» **Exercise objective**
Looking through the records below, please work out how many lines contain "cells". Give only that number.

» **Records shown**
▼▼▼

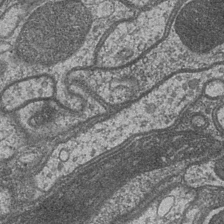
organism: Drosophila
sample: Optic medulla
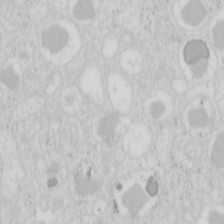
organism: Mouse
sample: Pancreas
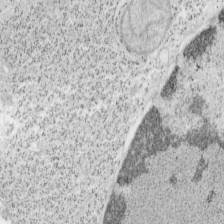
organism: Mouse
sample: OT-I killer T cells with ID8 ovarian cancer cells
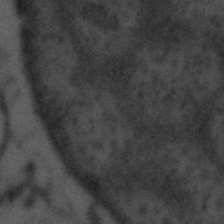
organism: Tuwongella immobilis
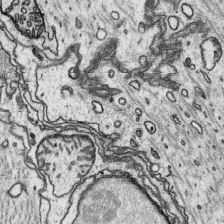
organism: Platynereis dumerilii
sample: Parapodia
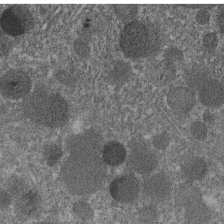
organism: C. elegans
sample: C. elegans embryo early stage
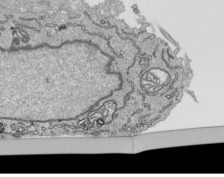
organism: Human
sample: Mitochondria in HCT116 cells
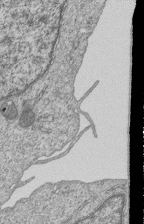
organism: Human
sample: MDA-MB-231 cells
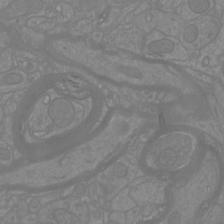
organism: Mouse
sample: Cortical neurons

▲▲▲
▼▼▼

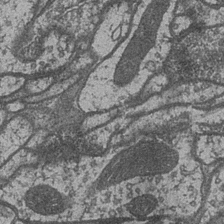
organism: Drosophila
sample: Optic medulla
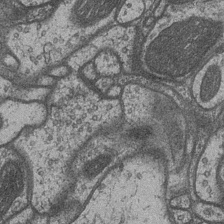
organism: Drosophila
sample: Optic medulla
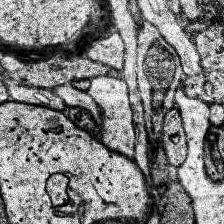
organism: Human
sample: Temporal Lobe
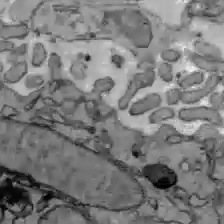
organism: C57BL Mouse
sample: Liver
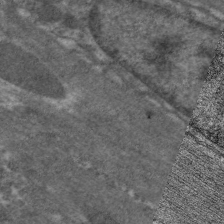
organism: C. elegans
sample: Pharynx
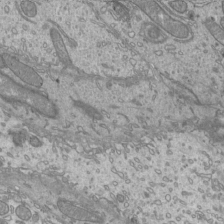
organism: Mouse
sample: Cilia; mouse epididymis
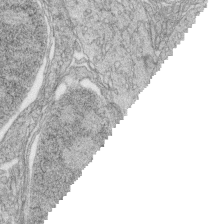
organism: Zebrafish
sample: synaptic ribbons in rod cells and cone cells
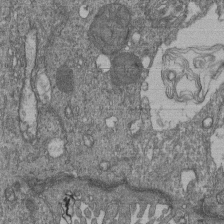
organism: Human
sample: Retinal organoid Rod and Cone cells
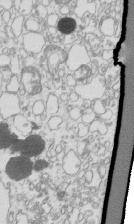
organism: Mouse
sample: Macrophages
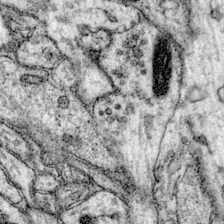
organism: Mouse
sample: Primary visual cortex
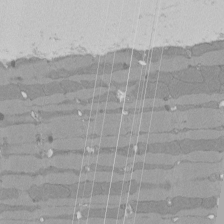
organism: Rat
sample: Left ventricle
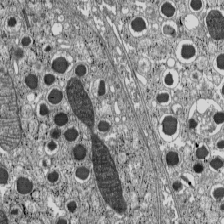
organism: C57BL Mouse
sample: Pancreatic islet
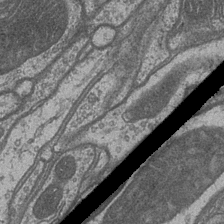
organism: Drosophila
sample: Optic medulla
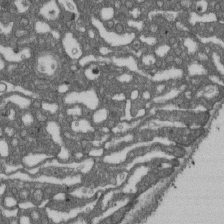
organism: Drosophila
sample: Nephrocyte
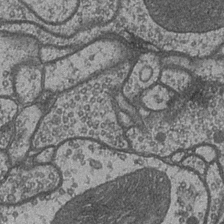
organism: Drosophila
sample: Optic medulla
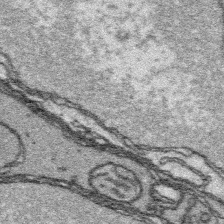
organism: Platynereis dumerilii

▲▲▲

» **Response to the task**
5